Ethics builds upon the social values, the perspective of the ruler, social perspective, political perspective, religious practices, etc of a society. When publishing news, some codes of conduct work to make sure if impartiality is being protected, if the objectivity is being preserved, if the public interest is being served, if the balance of information is being maintained, etc. These codes of conduct are the ethics for media. As we see that from the very beginning western people are kind of in the frontline of the society so, there is a major influence of the westerners on media ethics. Even though the way of seeing things change over time but in terms of ethics, the core values remain the same. As an example, before the society and world were more focused on morality but after 1940 the world entered into the liberal economy which is more of a business and economy-focused. So, this type of social change obviously influences ethics also. But the core things such as presenting the truth, serving the public interest, etc kind of remain the same more or less. Other than this, when a news channel or news portal is run or owned by a private corporation or influenced by the ruling party then media ethics is not always practiced properly there. Philosophical evolution is another factor that works behind changes in ethics over time.

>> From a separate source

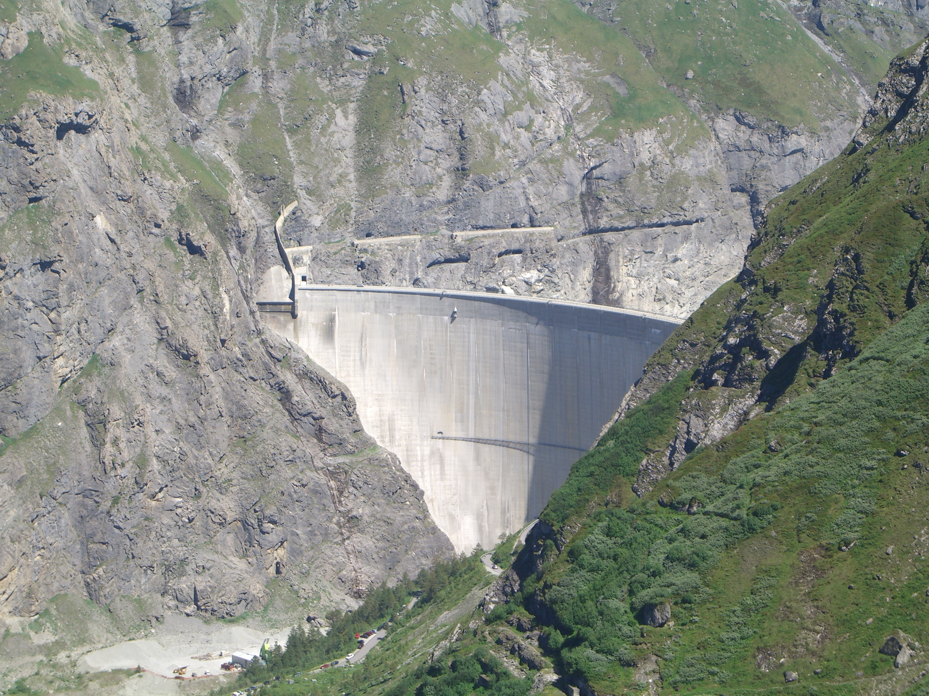 Mauvoisin Dam, Valais, Switzerland

(2) Representation: How do you see American photographer Lynsey Addario’s work “Women at war”?

http://www.lynseyaddario.com/women-at-war/21_LA_WomenatWar/

In this work of Lynsey Addario, we see that she has shown the USA women soldiers in Afghanistan. She has shown that the women US soldiers are interacting and gossiping with the natives of Afghanistan. Though the war was started for the interest of the USA, her work mostly shows the good sides of the women USA soldiers in the field. Lynsey completed this work of her as an assignment of the New York Times. So in my opinion this work is a small part of the propaganda that USA ran to convince the world about the legitimacy of the war.

(3) What are your thoughts about racism and its evolution?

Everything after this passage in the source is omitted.